Daytona Beach & Volusia County

More than just gathering data, we're trying to capture elements that make each community distinctive.

Strength & Weaknesses

» Why I Live Here

When I was 2, in 1939, my father moved our family from Orlando to Daytona Beach. It was the beginning of a 70-year (so far) journey of growing up and being involved in and with the changing face of the Daytona Beach area. Over the years I have been asked why our family lives in Daytona Beach. The short answer is “because that’s where we live.”

Upon reflection and consideration of that question a montage of thoughts crossed my mind.
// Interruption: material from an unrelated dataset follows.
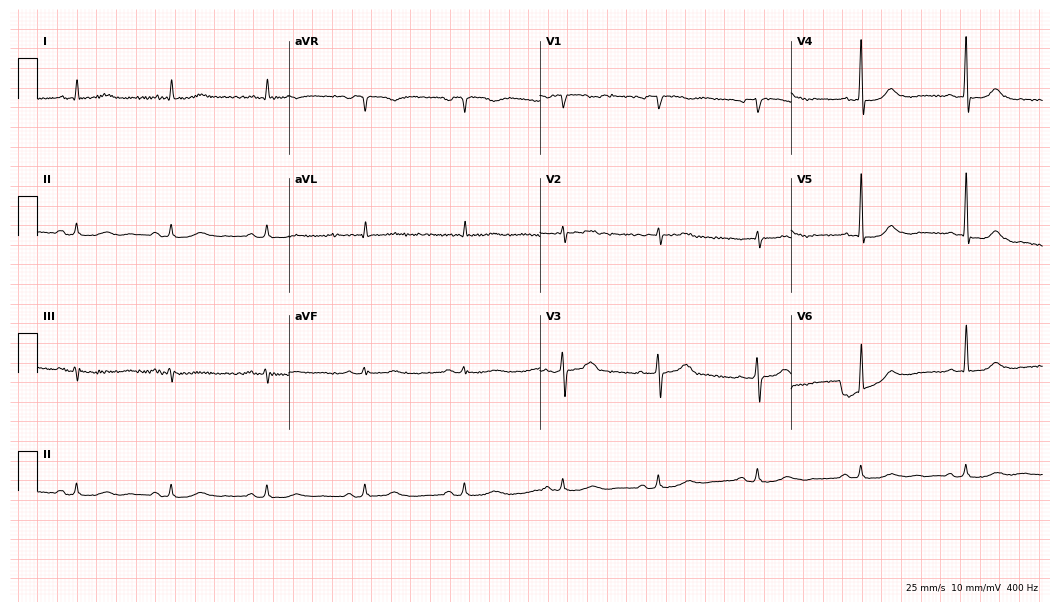
Standard 12-lead ECG recorded from a 72-year-old man. None of these six findings is recorded: first-degree AV block, right bundle branch block, left bundle branch block, sinus bradycardia, atrial fibrillation, sinus tachycardia.

Our area has a broad range of cultural, recreational, educational and climatic diversity, all of which create a great place to rear a family, to be in business and to enjoy life.

We have the advantage of cool northeast Florida winters that are suitable enough for sweaters and jackets and on-shore breezes during the warmer months
making the east coast of Volusia County quite pleasant.

Year-round water sports and aquatic wildlife are unequalled with the best bathing beach in the world and unlimited access to the Halifax River and its tributaries, including the Tomoka River and Spruce Creek. In addition to an excellent public school system, Volusia County is home to four outstanding universities: Stetson, Embry-Riddle, Bethune-Cookman, and Daytona State College. Events at these institutions, which are open to the public, create wonderful educational, cultural and athletic venues for all.

Event diversity has been a hallmark of our area. The London Symphony Orchestra selected Daytona Beach as its “official summer home” and has performed here biannually for many years. Motor sports, such as the world-renowned Daytona 500, attract enthusiasts from all over the world. Tourism, both summer and winter, continues to bring in new people and ideas thereby broadening the horizons for our citizens.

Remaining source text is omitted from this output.